*The task:* Leave out pictures; repeat exactly the lines from the "sample: Antenna" line through the last of the data below.

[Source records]
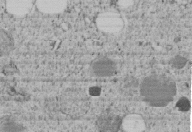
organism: C. elegans
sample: C. elegans embryo early stage
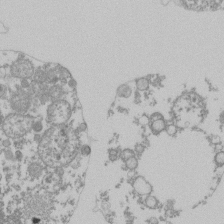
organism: Mouse
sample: Activated Pmel transgenic CD8+ T Cells
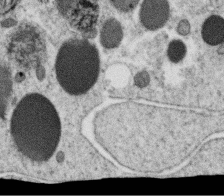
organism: C. elegans
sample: C. elegans oocyte; sperm cells
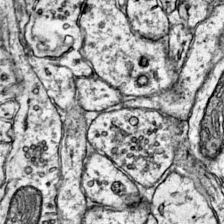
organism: Mouse
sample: Primary visual cortex
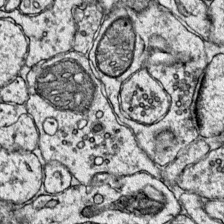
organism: Mouse
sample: Primary visual cortex
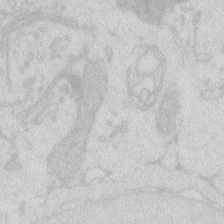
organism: Zebrafish
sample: Macrophage
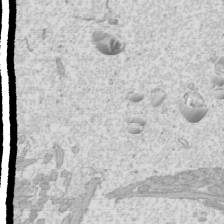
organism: Mouse
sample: Cilia; mouse epididymis
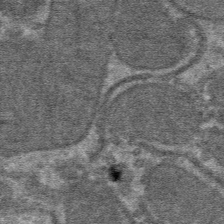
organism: Mouse
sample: Mouse hepatocytes
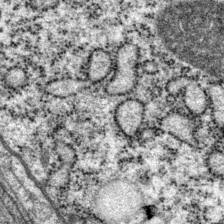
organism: P. pacificus
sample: Pharynx
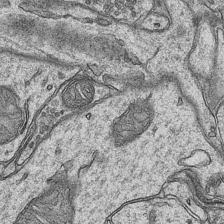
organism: Mouse
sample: CA1 Hippocampus
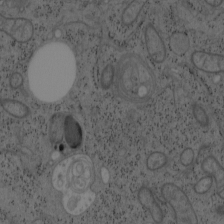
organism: Mouse
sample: OT-I killer T cells with ID8 ovarian cancer cells
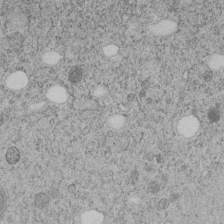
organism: C. elegans
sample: C. elegans embryo early stage
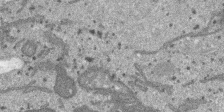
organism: Human
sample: Lung epithelial cells infected with SARS-CoV-2
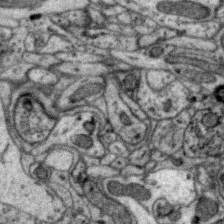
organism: Zebra finch
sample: Brain
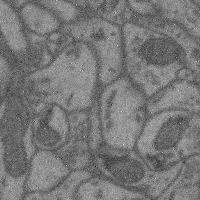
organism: Mouse
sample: Cerebral cortex
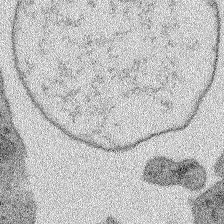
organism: Human
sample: HeLa cells
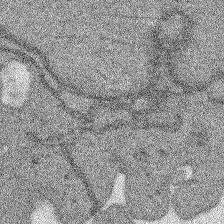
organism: Human
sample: HeLa cells
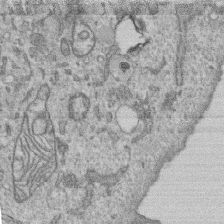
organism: Human
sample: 1205lu cells
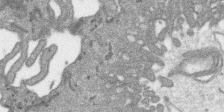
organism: Human
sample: Lung epithelial cells infected with SARS-CoV-2
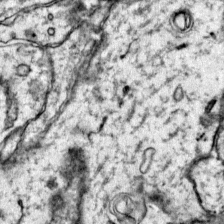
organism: Mouse
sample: Primary visual cortex
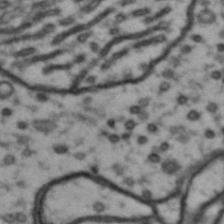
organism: Drosophila
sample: Brain
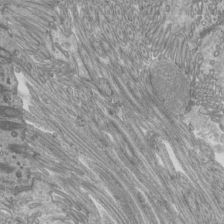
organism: Mouse
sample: Cilia; mouse epididymis
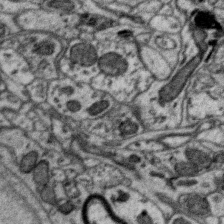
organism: Zebra finch
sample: Brain
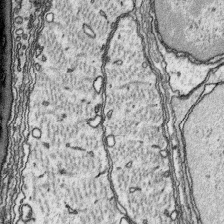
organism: Platynereis dumerilii
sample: Parapodia
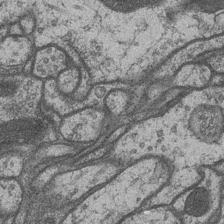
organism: Drosophila
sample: Optic medulla
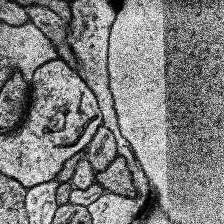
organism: Human
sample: Temporal Lobe
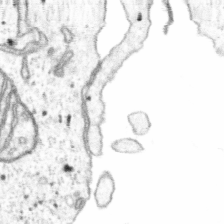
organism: Human
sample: HeLa cells
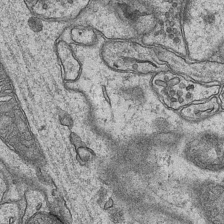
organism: Mouse
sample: CA1 Hippocampus
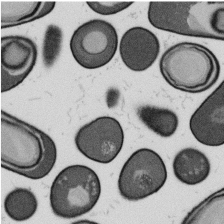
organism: B. subtilis
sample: Bacterial spore
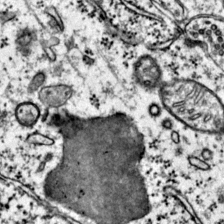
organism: Mouse
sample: Primary visual cortex
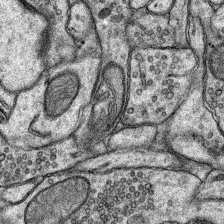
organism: Rat
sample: Hippocampus
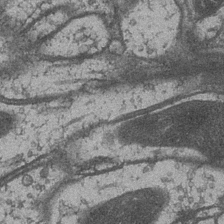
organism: Drosophila
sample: Optic medulla
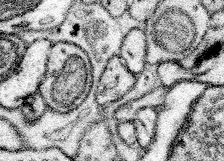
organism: Mouse
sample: Somatosensory cortex neuropil
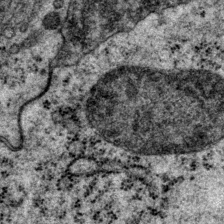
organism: P. pacificus
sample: Pharynx
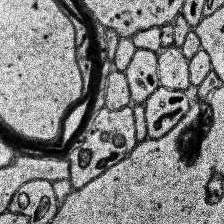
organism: Human
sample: Temporal Lobe
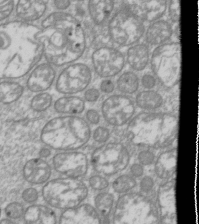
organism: Drosophila
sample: Cell division; meiosis; drosophila spermatocytes
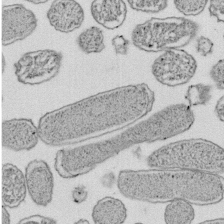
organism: E. coli
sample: Bacterial nucleoid
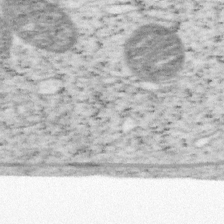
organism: Mouse
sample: OT-I killer T cells with ID8 ovarian cancer cells
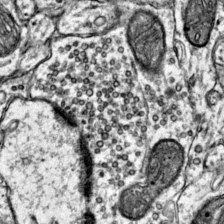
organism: Mouse
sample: Primary visual cortex
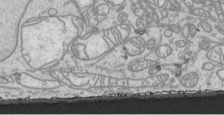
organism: Human
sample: Mitochondria in HCT116 cells
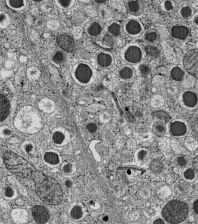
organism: C57BL Mouse
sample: Pancreatic islet
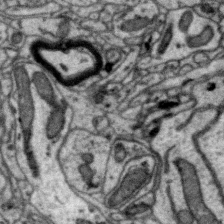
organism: Zebra finch
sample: Brain
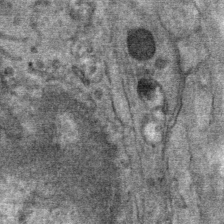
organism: Mouse
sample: Mouse Salivary gland
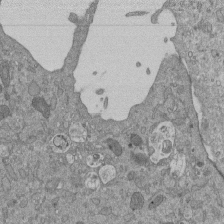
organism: Mouse
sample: ED-1 cell nuclei; centrioles
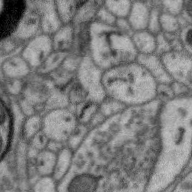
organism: Zebra finch
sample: Brain
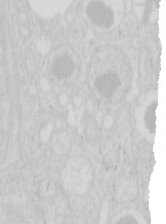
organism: Mouse
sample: Pancreas
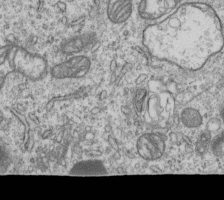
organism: Human
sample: MDA-MB-231 cells
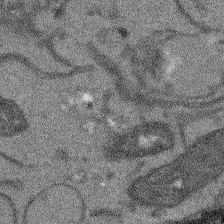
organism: Arabidopsis thaliana
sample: Root tip
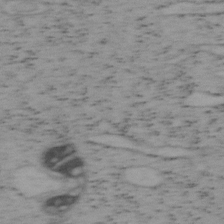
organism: Mouse
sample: OT-I killer T cells with ID8 ovarian cancer cells
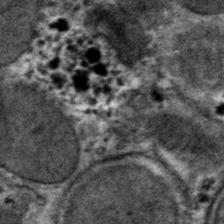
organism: Mouse
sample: Mouse hepatocytes
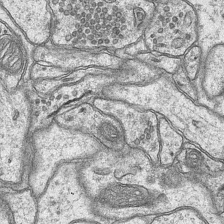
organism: Mouse
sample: CA1 Hippocampus
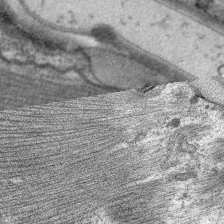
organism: C. elegans
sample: Pharynx
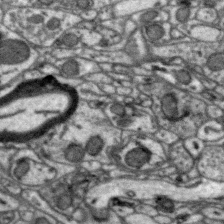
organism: Zebra finch
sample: Brain
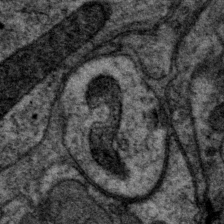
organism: P. pacificus
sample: Pharynx
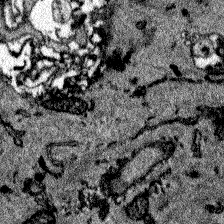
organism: Zebrafish
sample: Larval olfactory bulb
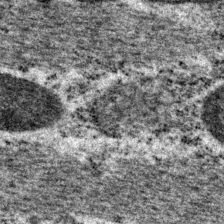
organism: P. pacificus
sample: Pharynx
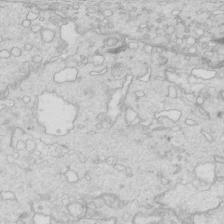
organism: Mouse
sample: Multiciliated cells
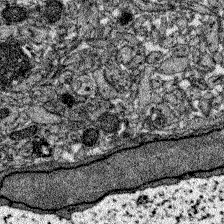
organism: Zebrafish
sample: Larval olfactory bulb
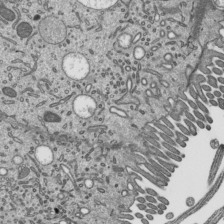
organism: Mouse
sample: Mouse epididymis efferent ductule cilia
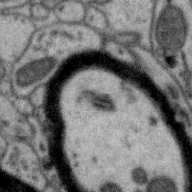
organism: Zebra finch
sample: Brain
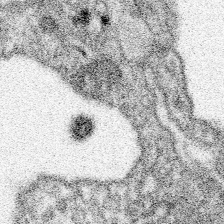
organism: Spongilla lacustris
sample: Neuroid cell
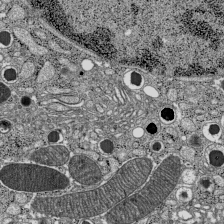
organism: C57BL Mouse
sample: Pancreatic islet
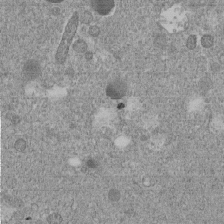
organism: C. elegans
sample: C. elegans embryo early stage
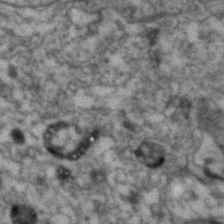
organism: Human
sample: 1205lu cells
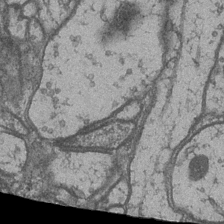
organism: Drosophila
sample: Optic medulla
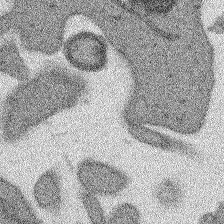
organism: Human
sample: HeLa cells
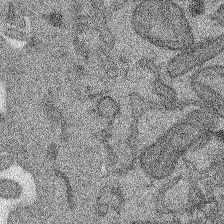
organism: Human
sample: HeLa cells
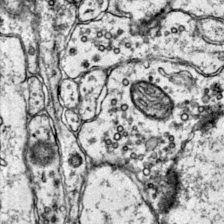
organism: Mouse
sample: Primary visual cortex
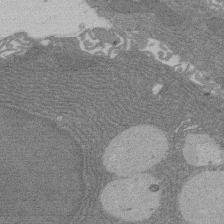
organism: Rat
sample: Salivary granule
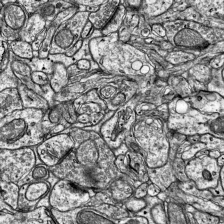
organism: Mouse
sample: Visual Cortex
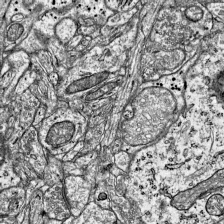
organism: Mouse
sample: Visual Cortex
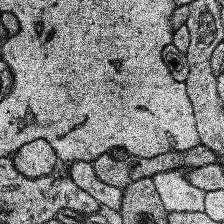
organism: Human
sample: Temporal Lobe
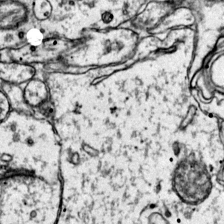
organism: Mouse
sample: Primary visual cortex
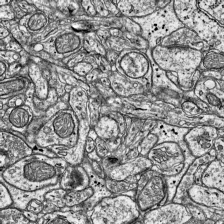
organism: Mouse
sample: Visual Cortex
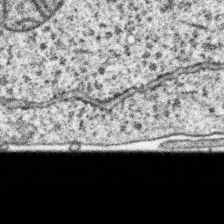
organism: Human
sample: HeLa cells
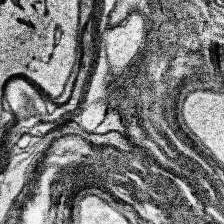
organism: Human
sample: Temporal Lobe
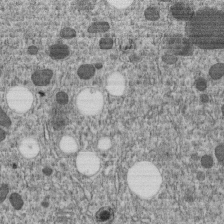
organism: C. elegans
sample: C. elegans embryo early stage
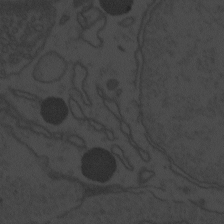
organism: Zebrafish
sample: Macrophage infected with Toxoplasma gondii
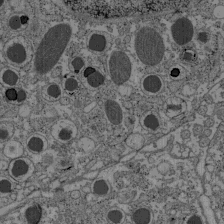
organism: C57BL Mouse
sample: Pancreatic islet
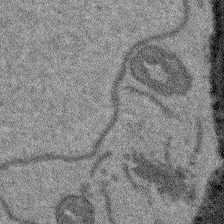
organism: Arabidopsis thaliana
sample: Root tip
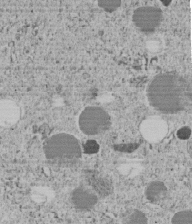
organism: C. elegans
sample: C. elegans embryo early stage
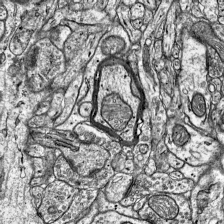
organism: Mouse
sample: Visual Cortex
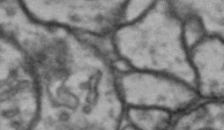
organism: Drosophila
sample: Brain
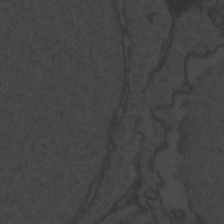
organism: Zebrafish
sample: Macrophage infected with Toxoplasma gondii
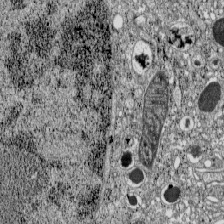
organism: C57BL Mouse
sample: Pancreatic islet
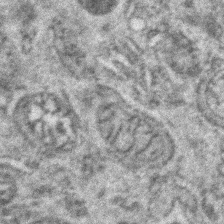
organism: Zebrafish
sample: Zebrafish embryo
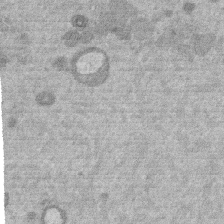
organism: Mouse
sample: Dividing mouse embryo 1 cell stage
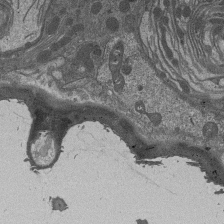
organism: Drosophila
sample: Antenna
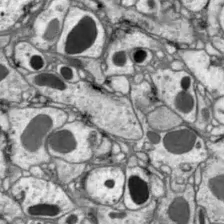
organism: Drosophila
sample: Optic lobe
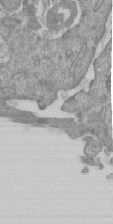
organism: Mouse
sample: ED-1 cell nuclei; centrioles
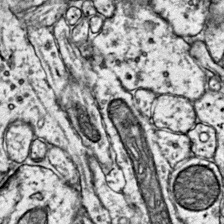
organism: Mouse
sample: Primary visual cortex
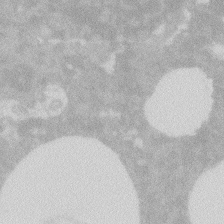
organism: Zebrafish
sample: Macrophage
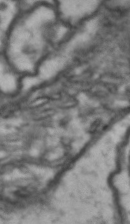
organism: Drosophila
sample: Brain
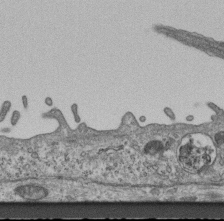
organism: Mouse
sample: Centriole in ependymal cells
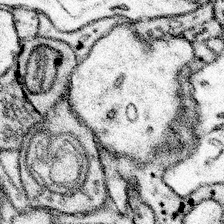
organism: Mouse
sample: Somatosensory cortex neuropil
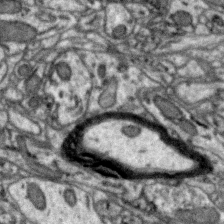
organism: Zebra finch
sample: Brain
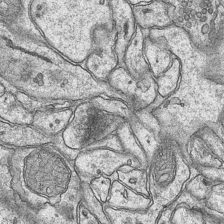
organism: Mouse
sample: CA1 Hippocampus
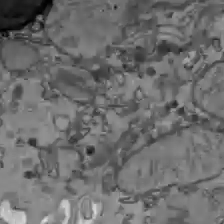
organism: C57BL Mouse
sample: Liver
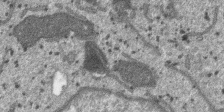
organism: Human
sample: Lung epithelial cells infected with SARS-CoV-2
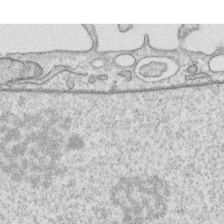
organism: Human
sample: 1205lu cells
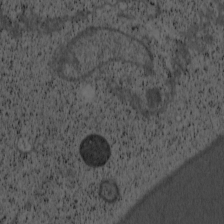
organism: African green monkey
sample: COS-7 cells
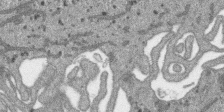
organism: Human
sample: Lung epithelial cells infected with SARS-CoV-2
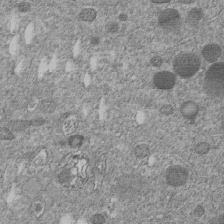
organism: C. elegans
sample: C. elegans embryo early stage
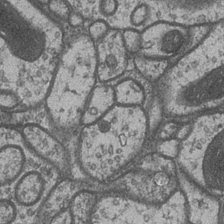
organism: Drosophila
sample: Optic medulla
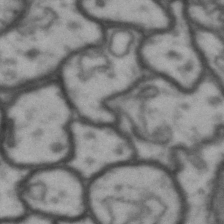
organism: Drosophila
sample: Brain
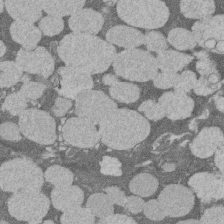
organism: Rat
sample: Salivary granule
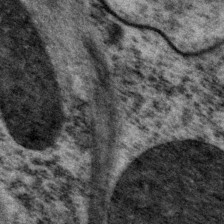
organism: P. pacificus
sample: Pharynx
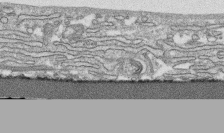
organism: Human
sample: CRL-1474
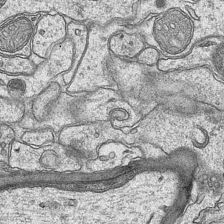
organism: Mouse
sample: CA1 Hippocampus
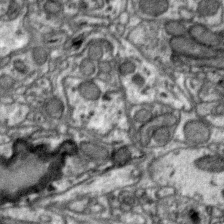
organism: Zebra finch
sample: Brain
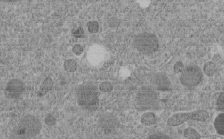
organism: C. elegans
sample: C. elegans embryo early stage
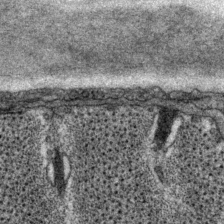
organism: P. pacificus
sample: Pharynx
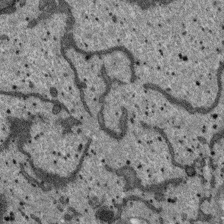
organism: Human
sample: Lung epithelial cells, uninfected (mock) control
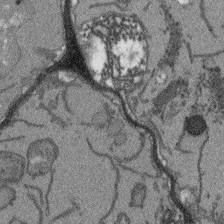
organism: Arabidopsis thaliana
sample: Root tip
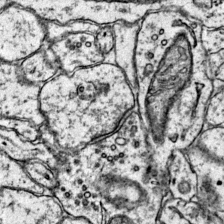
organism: Mouse
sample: Primary visual cortex
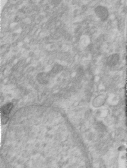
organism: Human
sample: Centriole in RPE cells
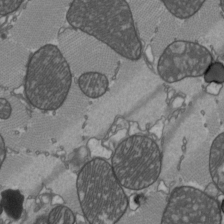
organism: C57BL Mouse
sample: Heart
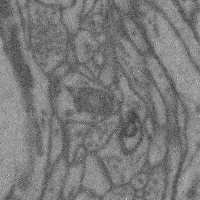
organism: Mouse
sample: Cerebral cortex
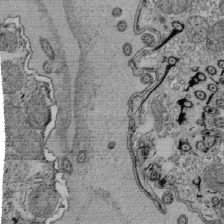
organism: Tetrahymena
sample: Cilia in tetrahymena
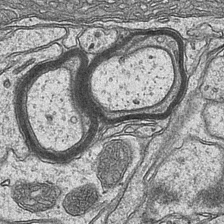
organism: Mouse
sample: CA1 Hippocampus
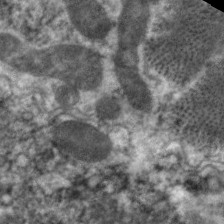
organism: C. elegans
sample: Pharynx
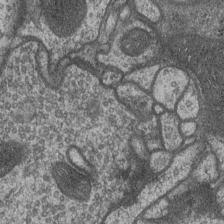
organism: Drosophila
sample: Optic medulla
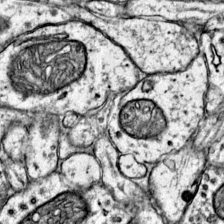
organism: Mouse
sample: Primary visual cortex
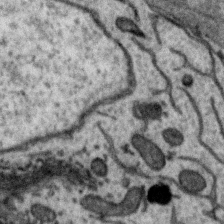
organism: Zebra finch
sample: Brain
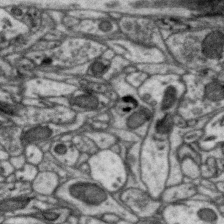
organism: Zebra finch
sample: Brain
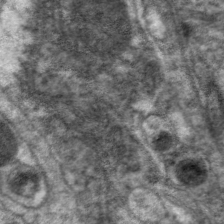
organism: C. elegans
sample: Pharynx
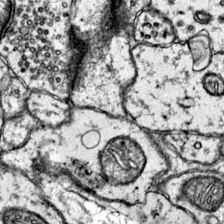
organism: Mouse
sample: Primary visual cortex
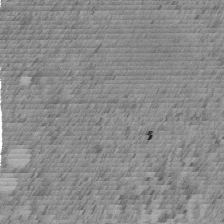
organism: C. elegans
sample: C. elegans embryo early stage
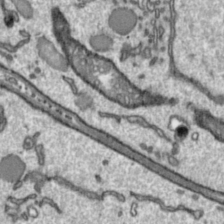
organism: Toxoplasma gondii
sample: Parasites in a vacuole inside a host cell
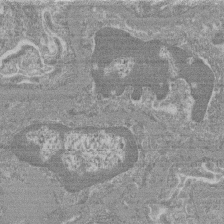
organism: Mouse
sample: Glomerulus
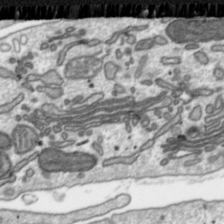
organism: Toxoplasma gondii
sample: Parasites in a vacuole inside a host cell
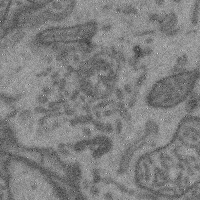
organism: Mouse
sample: Cerebral cortex
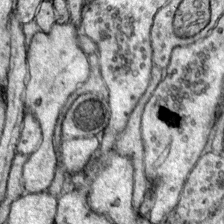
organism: Mouse
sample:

*Answer section:*
sample: Antenna
organism: Drosophila
sample: Optic lobe
organism: Mouse
sample: ED-1 cell nuclei; centrioles
organism: Mouse
sample: Primary visual cortex
organism: Zebrafish
sample: Macrophage
organism: Drosophila
sample: Brain
organism: Mouse
sample: Centriole in ependymal cells
organism: Mouse
sample: Somatosensory cortex neuropil
organism: Zebra finch
sample: Brain
organism: Mouse
sample: CA1 Hippocampus
organism: C57BL Mouse
sample: Liver
organism: Human
sample: Lung epithelial cells infected with SARS-CoV-2
organism: Human
sample: 1205lu cells
organism: African green monkey
sample: COS-7 cells
organism: Human
sample: Lung epithelial cells infected with SARS-CoV-2
organism: C. elegans
sample: C. elegans embryo early stage
organism: Drosophila
sample: Optic medulla
organism: Drosophila
sample: Brain
organism: Rat
sample: Salivary granule
organism: P. pacificus
sample: Pharynx
organism: Human
sample: CRL-1474
organism: Mouse
sample: CA1 Hippocampus
organism: Zebra finch
sample: Brain
organism: C. elegans
sample: C. elegans embryo early stage
organism: P. pacificus
sample: Pharynx
organism: Human
sample: Lung epithelial cells, uninfected (mock) control
organism: Arabidopsis thaliana
sample: Root tip
organism: Mouse
sample: Primary visual cortex
organism: Human
sample: Centriole in RPE cells
organism: C57BL Mouse
sample: Heart
organism: Mouse
sample: Cerebral cortex
organism: Tetrahymena
sample: Cilia in tetrahymena
organism: Mouse
sample: CA1 Hippocampus
organism: C. elegans
sample: Pharynx
organism: Drosophila
sample: Optic medulla
organism: Mouse
sample: Primary visual cortex
organism: Zebra finch
sample: Brain
organism: Zebra finch
sample: Brain
organism: C. elegans
sample: Pharynx
organism: Mouse
sample: Primary visual cortex
organism: C. elegans
sample: C. elegans embryo early stage
organism: Toxoplasma gondii
sample: Parasites in a vacuole inside a host cell
organism: Mouse
sample: Glomerulus
organism: Toxoplasma gondii
sample: Parasites in a vacuole inside a host cell
organism: Mouse
sample: Cerebral cortex
organism: Mouse
sample:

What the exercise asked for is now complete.